Focus EXCLUSIVELY on:
- Input validation gaps
- Authentication/Authorization flaws
- Injection vulnerabilities (SQL, XSS, SSTI...)
- Exposed secrets or credentials
- Insecure dependencies
When you invoke the security-auditor persona to review code, the AI fully enters the security expert's perspective—it won't be distracted by feature implementation. Applying the Single Responsibility Principle (SRP) at the AI usage level turns out to be surprisingly effective.

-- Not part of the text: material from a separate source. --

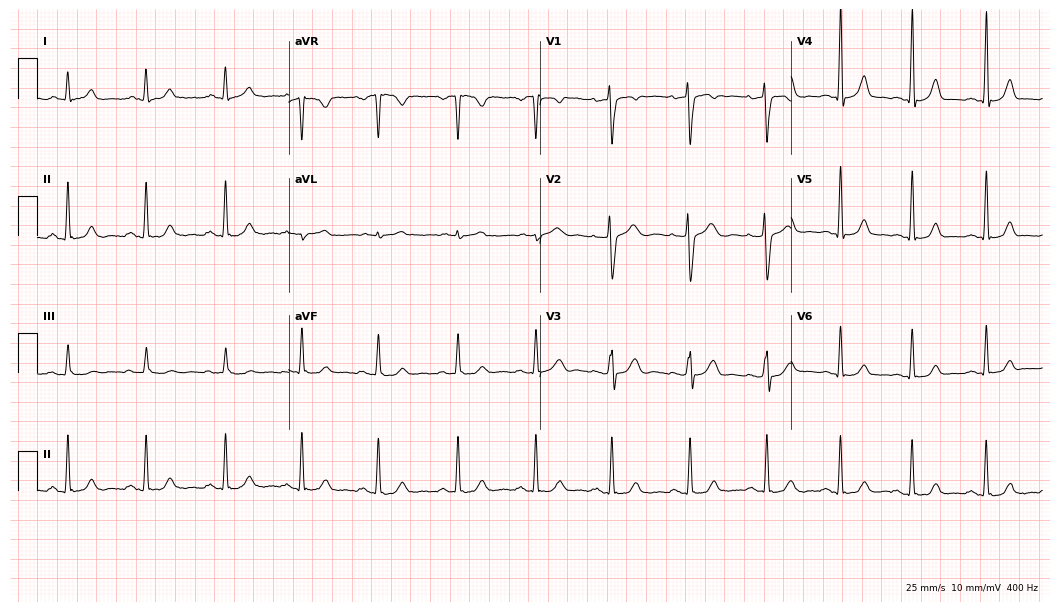
Standard 12-lead ECG recorded from a 34-year-old female (10.2-second recording at 400 Hz). Read as a normal ECG.
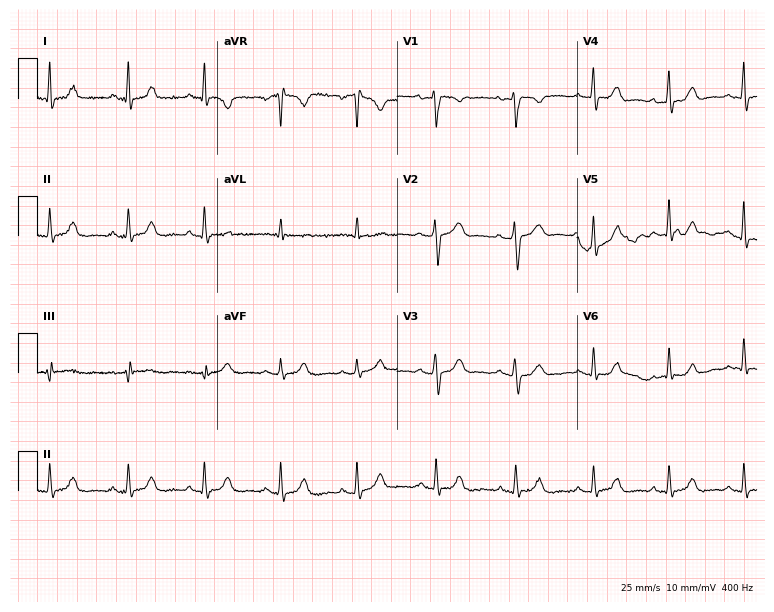
Electrocardiogram, a female, 51 years old. Overall reading on record: normal ECG.

4. Anti-Rationalization: The Engineering Discipline Moat
This is one of the project's most distinctive innovations. Every skill file contains an "excuse-rebuttal" table specifically targeting the common avoidance behaviors AI (and humans) exhibit under pressure:
| Common AI Excuse | Engineering Discipline Rebuttal |
|---|---|
| "This feature is simple, just write it" | Simplicity is subjective; no spec means no acceptance criteria |
| "Tests can come later" | Test debt almost never gets repaid |
| "It's just a temporary workaround" | The average lifespan of "temporary" solutions exceeds all expectations |
| "The PR is already big, adding a bit more is fine" | Large PRs create review blind spots and are sources of merge conflicts |
| "Performance optimization can wait" | "Later" usually means never |
Project Links & Resources
Official Resources
- 🌟 GitHub: https://github.com/addyosmani/agent-skills
- 📚 Skill Anatomy Docs: docs/skill-anatomy.md
- 🤝 Contributing Guide: CONTRIBUTING.md
- 🛠️ Claude Code Guide: docs/claude-code.md
Target Audience
- Developers who use Claude Code, Cursor, or similar AI coding tools daily but find that AI frequently cuts corners
- Technical leads who want to standardize AI usage norms across their team
- Engineers interested in engineering best practices who want to apply Google engineering culture through AI tools
- AI application developers building automated agent pipelines who need quality assurance mechanisms
Summary
Key Takeaways
- AI defaults to taking shortcuts—Agent Skills enforces engineering discipline through structured workflows
- Pure Markdown implementation: zero dependencies, tool-agnostic, fully customizable
- Covers the complete development lifecycle: from requirements spec to code deprecation, with 7 Slash Commands throughout
- Anti-Rationalization design is the standout innovation—pre-emptively eliminating common AI shortcuts
- From Google Chrome's Engineering Director: the underlying engineering philosophy has been validated at production scale
One-Line Review
If AI coding tools make you write code 10x faster, Agent Skills ensures what you write is also 10x better.